Dataset excerpt section start

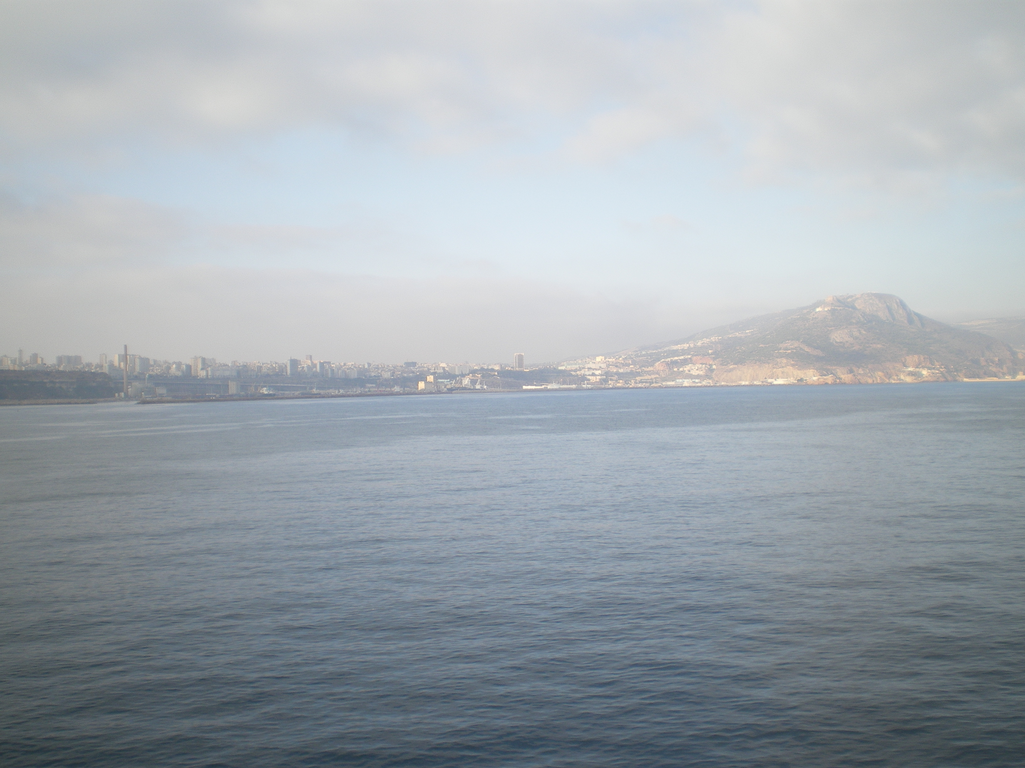 Oran et l'Aïdour vu de la mer Catégorie:Oran
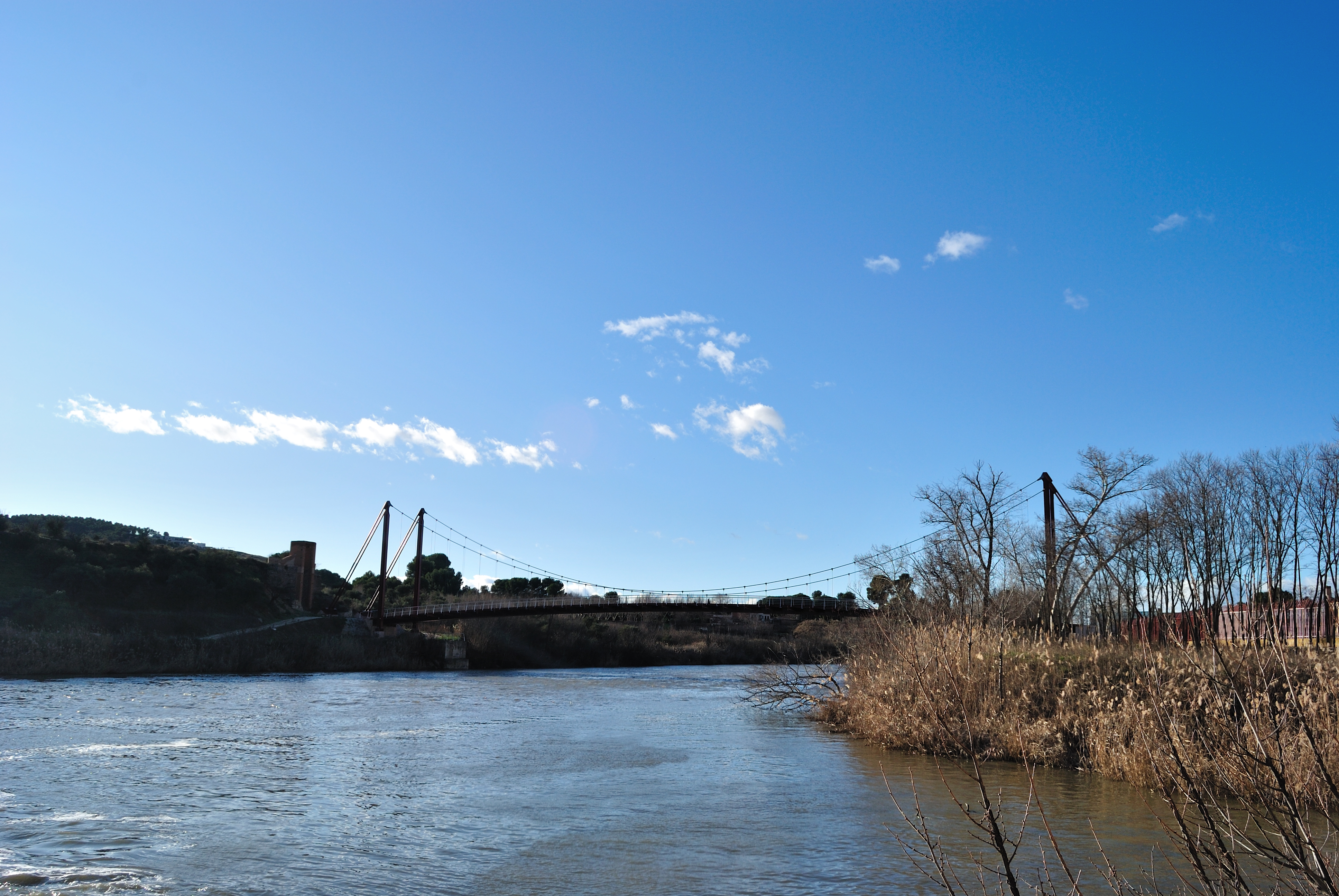 Comunicaba los terrenos de la Fábrica de Armas a ambos lados del río Tajo. Actualmente, forma parte del Campus Tecnológico de Toledo de la Universidad de Castilla-La Mancha.
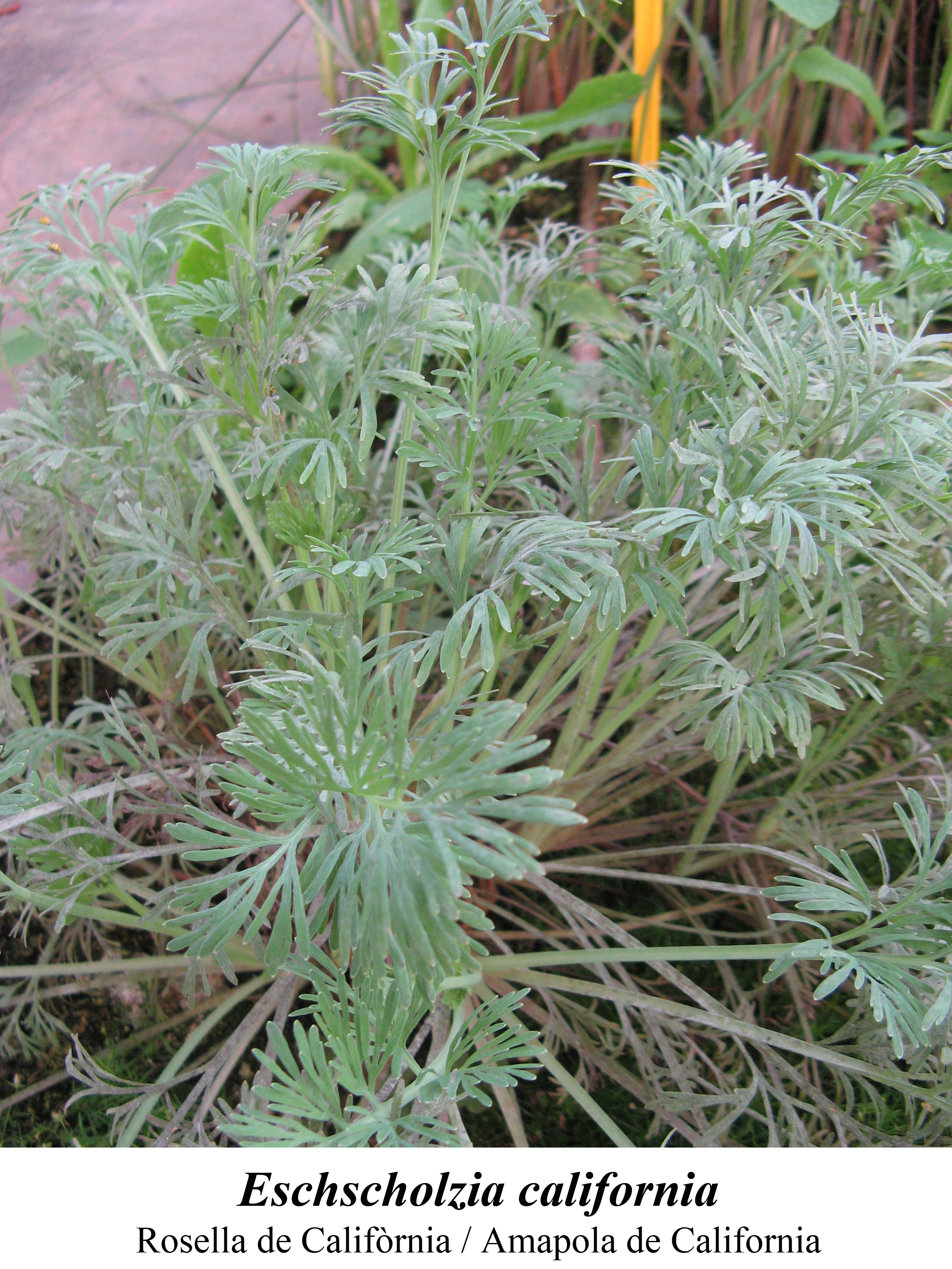 planta medicinal

Dataset excerpt section end

_Assignment:_
Copy the listing above exactly, minus the pictures.

_Task result:_
 Oran et l'Aïdour vu de la mer Catégorie:Oran
 Comunicaba los terrenos de la Fábrica de Armas a ambos lados del río Tajo. Actualmente, forma parte del Campus Tecnológico de Toledo de la Universidad de Castilla-La Mancha.
 planta medicinal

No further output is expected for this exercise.